Collected data entries:
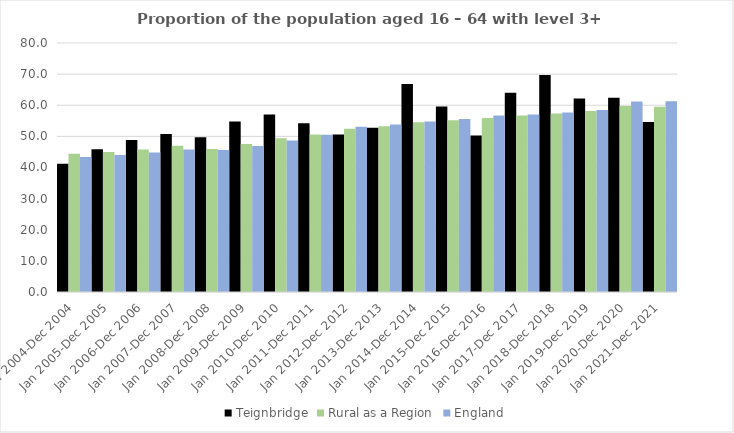
| Category | Teignbridge | Rural as a Region | England |
|---|---|---|---|
| Jan 2004-Dec 2004 | 41.2 | 44.405 | 43.4 |
| Jan 2005-Dec 2005 | 45.9 | 44.973 | 44 |
| Jan 2006-Dec 2006 | 48.8 | 45.774 | 44.8 |
| Jan 2007-Dec 2007 | 50.8 | 46.968 | 45.8 |
| Jan 2008-Dec 2008 | 49.7 | 45.964 | 45.6 |
| Jan 2009-Dec 2009 | 54.8 | 47.59 | 46.9 |
| Jan 2010-Dec 2010 | 57 | 49.362 | 48.7 |
| Jan 2011-Dec 2011 | 54.2 | 50.602 | 50.5 |
| Jan 2012-Dec 2012 | 50.6 | 52.439 | 53.1 |
| Jan 2013-Dec 2013 | 52.8 | 53.276 | 53.8 |
| Jan 2014-Dec 2014 | 66.8 | 54.57 | 54.8 |
| Jan 2015-Dec 2015 | 59.6 | 55.16 | 55.6 |
| Jan 2016-Dec 2016 | 50.3 | 55.941 | 56.7 |
| Jan 2017-Dec 2017 | 64 | 56.689 | 57 |
| Jan 2018-Dec 2018 | 69.7 | 57.389 | 57.7 |
| Jan 2019-Dec 2019 | 62.2 | 58.147 | 58.5 |
| Jan 2020-Dec 2020 | 62.4 | 59.771 | 61.2 |
| Jan 2021-Dec 2021 | 54.6 | 59.54 | 61.3 |
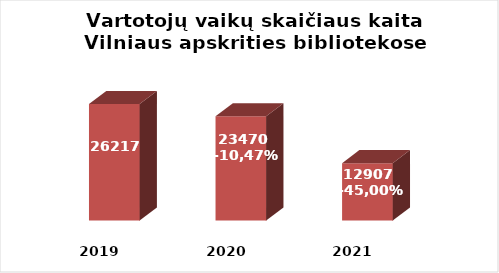
| Category | Series 0 |
|---|---|
| 2019.0 | 26217 |
| 2020.0 | 23470 |
| 2021.0 | 12907 |
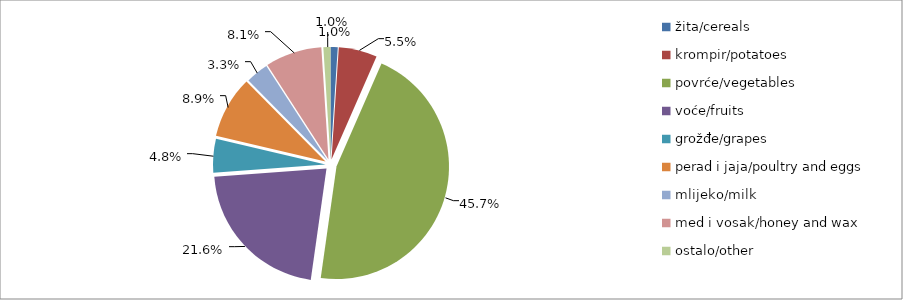
| Category | Series 0 |
|---|---|
| žita/cereals | 19186 |
| krompir/potatoes | 102447 |
| povrće/vegetables | 847951.5 |
| voće/fruits | 400692 |
| grožđe/grapes | 89889 |
| perad i jaja/poultry and eggs | 165789 |
| mlijeko/milk | 60366.5 |
| med i vosak/honey and wax | 150905 |
| ostalo/other | 18850 |
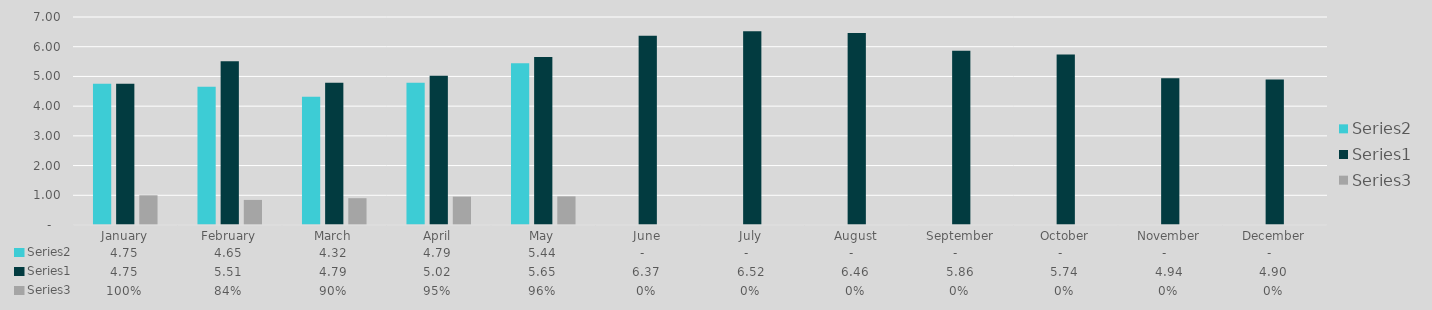
| Category | Series 1 | Series 0 | Series 2 |
|---|---|---|---|
| January | 4.75 | 4.75 | 1 |
| February | 4.65 | 5.51 | 0.844 |
| March | 4.32 | 4.79 | 0.902 |
| April | 4.79 | 5.02 | 0.954 |
| May | 5.44 | 5.65 | 0.963 |
| June | 0 | 6.37 | 0 |
| July | 0 | 6.52 | 0 |
| August | 0 | 6.46 | 0 |
| September | 0 | 5.86 | 0 |
| October | 0 | 5.74 | 0 |
| November | 0 | 4.94 | 0 |
| December | 0 | 4.9 | 0 |

About this task:
Please report the number of lines in the data that include the word "Category", and add no other text.

Written reply:
4